NCAA Tournament

Naadir Tharpe replaces McLemore in KU’s clutch play department

It’s not that Naadir Tharpe was unwilling to talk about himself — eventually, he got to it. But it wasn’t going to be until he felt that he’d put things in perspective for everyone who wanted to know about perhaps his finest game in a Kansas uniform.

“Trav brought the energy, Jeff brought the heart,” Tharpe said. “The seniors were big from us, everything I did I was just trying to feed off of them.”

Yes, seniors Travis Releford and Jeff Withey had huge games in Sunday’s 70-58 NCAA Tournament win over North Carolina at the Sprint Center. The Jayhawks wouldn’t have won without them.

But with the game in doubt in the second half, it was Tharpe, a 5-foot-11 sophomore, who coach Bill Self chose to share backcourt responsibilities with senior Elijah Johnson, not all-Big 12 first-teamer Ben McLemore. It was Tharpe who delivered clutch play after clutch play down the stretch.
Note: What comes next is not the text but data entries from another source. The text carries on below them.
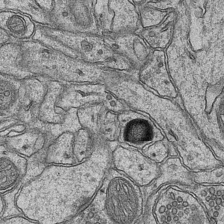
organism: Mouse
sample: CA1 Hippocampus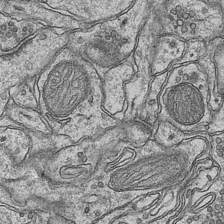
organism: Mouse
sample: CA1 Hippocampus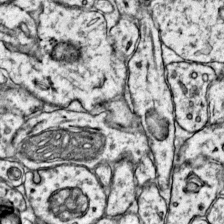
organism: Mouse
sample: Primary visual cortex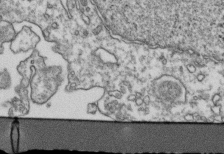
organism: Human
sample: Activated Jurkat CD4+ T cells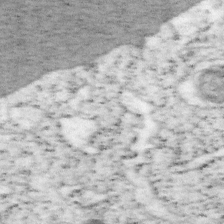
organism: Mouse
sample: OT-I killer T cells with ID8 ovarian cancer cells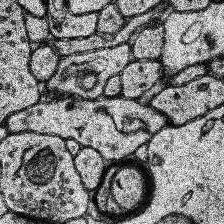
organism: Human
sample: Temporal Lobe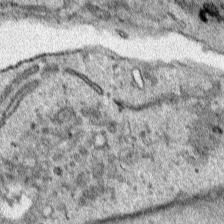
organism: Human
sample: Mitochondria in HCT116 cells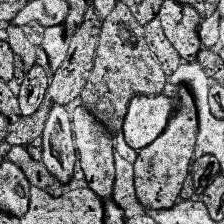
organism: Human
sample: Temporal Lobe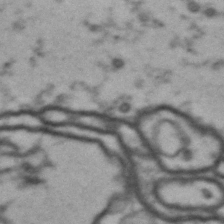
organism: Drosophila
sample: Brain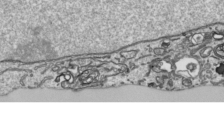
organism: Human
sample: Mitochondria in HCT116 cells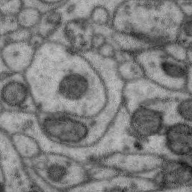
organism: Zebra finch
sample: Brain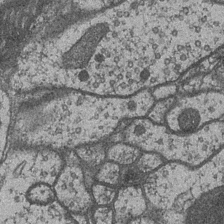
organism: Drosophila
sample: Optic medulla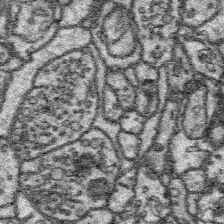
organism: Platynereis dumerilii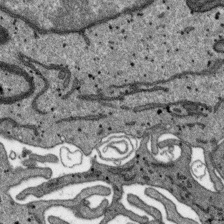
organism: Human
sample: Lung epithelial cells, uninfected (mock) control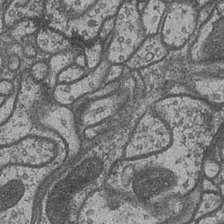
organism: Drosophila
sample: Optic medulla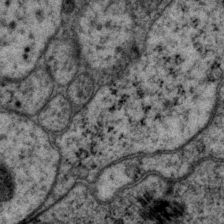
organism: P. pacificus
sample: Pharynx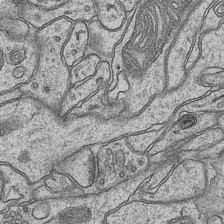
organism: Mouse
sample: CA1 Hippocampus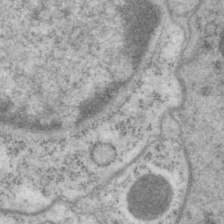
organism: P. pacificus
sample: Pharynx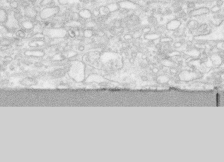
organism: Human
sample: CRL-1474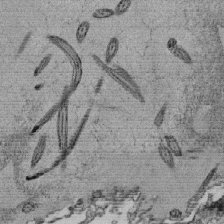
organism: Tetrahymena
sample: Cilia in tetrahymena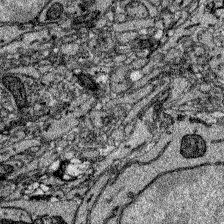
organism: Zebrafish
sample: Larval olfactory bulb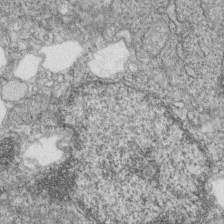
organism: Zebrafish
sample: Cilia; retinal pigment epithelium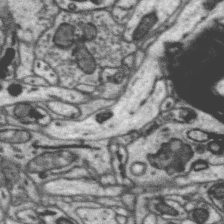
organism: Zebra finch
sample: Brain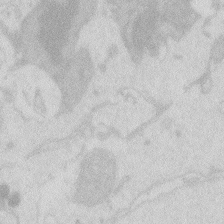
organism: Zebrafish
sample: Macrophage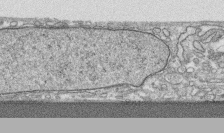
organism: Human
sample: CRL-1474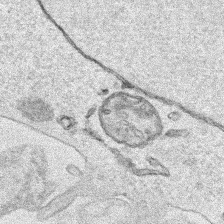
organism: Human
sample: Mitochondria in HCT116 cells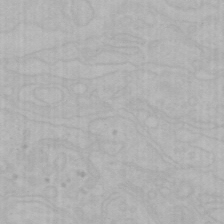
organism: Mouse
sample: Choroid plexus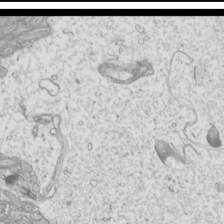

Tharpe finished with 12 points, three rebounds and two assists in 27 minutes, coming in for McLemore with 13:40 left in the game and the Jayhawks clinging to a 37-35 lead. Self didn’t pull Tharpe until there was just more than a minute left and Kansas had a Sweet 16 matchup Friday against Michigan at Cowboys Stadium in Arlington, Texas, safely in the bag.

Tharpe hit three of six shots — all three-pointers — and three of four free throws. All of his points came in the second half.

McLemore, the Jayhawks’ leading scorer, finished with two points and came back in once more, for 7 seconds.

“Ben labored this weekend,” Self said. “He’s still our leading scorer and we’ll go right back to him … but Naadir came in and we were a better team. He was able to break and handle pressure better.”

Tharpe hadn’t scored in double digits since getting 11 points in a loss at TCU on Feb. 6, and Sunday was his season high.

With Kansas trailing 30-21 to start the second half, Releford and Withey pulled the game back even before Tharpe came in and helped finish off the Tar Heels.

First, a three-pointer that put the Jayhawks up 40-36 with 12:49 to play. Then, a steal and an assist to Releford with 11:36 left to go up 47-38.

Then another three-pointer, this one for Kansas’ first double-digit lead, going up 50-38 with 10:32 left.

“(Self) told me to keep on attacking, keep on being aggressive and keep looking to score,” Tharpe said. “When I made those first couple shots, they started to draw to me and I was able to find our guys when they got open.

“I feel like in the second half we started to really play together … basically we told each other at halftime that this wasn’t how we were going to end this season. We weren’t going to let it get this far and catch a beatdown.”

Tharpe’s signature moment came with 5:40 left and the Tar Heels trying to muster one last run. After North Carolina’s P.J. Hairston hit a three-pointer to make the score 57-47, Tharpe caught the ball on the left wing, took a dribble jab-step to get his defender off-balance and stepped back to hit a three-pointer.

North Carolina never threatened again.

“We’ve had close games like this, but we know we’re not going to quit,” Tharpe said. “I felt like it was one of my greatest games, yes, because of the stakes more than anything.”

Tharpe’s teammates were wowed by his performance, particularly Johnson, who smiled when asked about Tharpe, who entered the game averaging 5.4 points and 3.0 assists.

“(Tharpe) doesn’t always take the shot that Coach wants him to take, he doesn’t always do exactly what you want him to do,” Johnson said. “But you know what? He found a way to get it done tonight. That’s what matters.”